ABSTRACTS:
TITLE: PCR DNA TYPING OF STAMPS: EVALUATION OF THE DNA
EXTRACTION
AUTHOR: F. FRIDEZ , R. COQUOZ
JOURNAL: FORENSIC SCI INT 1996 Apr 2;78(2):103-10
ABSTRACT: Today, the PCR analysis of DNA from the saliva deposited on a stamp of an anonymous letter can lead to an identification. However, this analysis still involves problems, and DNA extraction can be particularly difficult. A comparative study of two DNA extraction methods with two categories of postage stamps was carried out and a purification process was tested. This study shows that the extraction with phenol/chloroform gives much better results than Chelex extraction. A purification process such as the use of Centricon 100 microconcentrators is recommended when an inhibition of PCR is present. This operation, however, results in a large loss of material.
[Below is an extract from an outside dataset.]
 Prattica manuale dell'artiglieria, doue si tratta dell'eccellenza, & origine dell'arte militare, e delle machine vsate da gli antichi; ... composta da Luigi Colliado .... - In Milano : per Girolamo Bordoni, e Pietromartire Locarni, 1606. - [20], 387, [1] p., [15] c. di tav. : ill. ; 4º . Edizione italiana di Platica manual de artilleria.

TITLE: EXTRACTION, PCR AMPLIFICATION AND SEQUENCING OF
MITOCHONDRIAL DNA FROM HUMAN HAIR SHAFTS
AUTHOR: M.R. WILSON , ET ALS.
JOURNAL: BIOTECHNIQUES 1995 Apr;18(4):662-9
ABSTRACT: Techniques have been developed for extracting, amplifying and directly sequencing mitochondrial DNA (mtDNA) from human hair shafts. The hair shaft is ground in a glass micro-tissue grinder, and the DNA is extracted with organic solvent and purified by filtration. The filtrate subsequently provides the mtDNA template for the PCR. The two hypervariable segments of the mtDNA control region are amplified in four separate reactions. After a purification step to remove unincorporated PCR primers, amplified products are quantitated by capillary electrophoresis and subjected to cycle sequencing. The products are separated and analyzed on an automated DNA sequencer. The mtDNA sequences from the hair shaft match the mtDNA sequences from blood samples taken from the same donor.
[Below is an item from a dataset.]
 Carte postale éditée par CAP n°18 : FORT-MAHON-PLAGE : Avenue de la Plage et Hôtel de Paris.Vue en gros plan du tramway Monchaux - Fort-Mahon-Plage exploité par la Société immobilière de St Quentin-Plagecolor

ARTICLE TITLE: EXTRACTION OF DNA-BINDING PROTEINS FROM
CRYOGENICALLY PRESERVED CELLS
AUTHOR: H. TORRANCE, ET ALS.
JOURNAL: BIOTECHNIQUES 1993 Jul;15(1):59-62, 64
ABSTRACT: We demonstrate that DNA-binding protein extracts can be effectively prepared directly from tissue culture cells preserved under liquid nitrogen without returning the cells to culture. We prepared DNA-binding protein extracts directly upon thawing of T47D, Jurkat and CAC-L153S cell lines after storage in liquid nitrogen for periods of up to one year. Our results show that DNA binding of a repressor of mouse mammary tumor virus transcription in these extracts is indistinguishable from binding activity in similar extracts prepared from cells maintained in culture.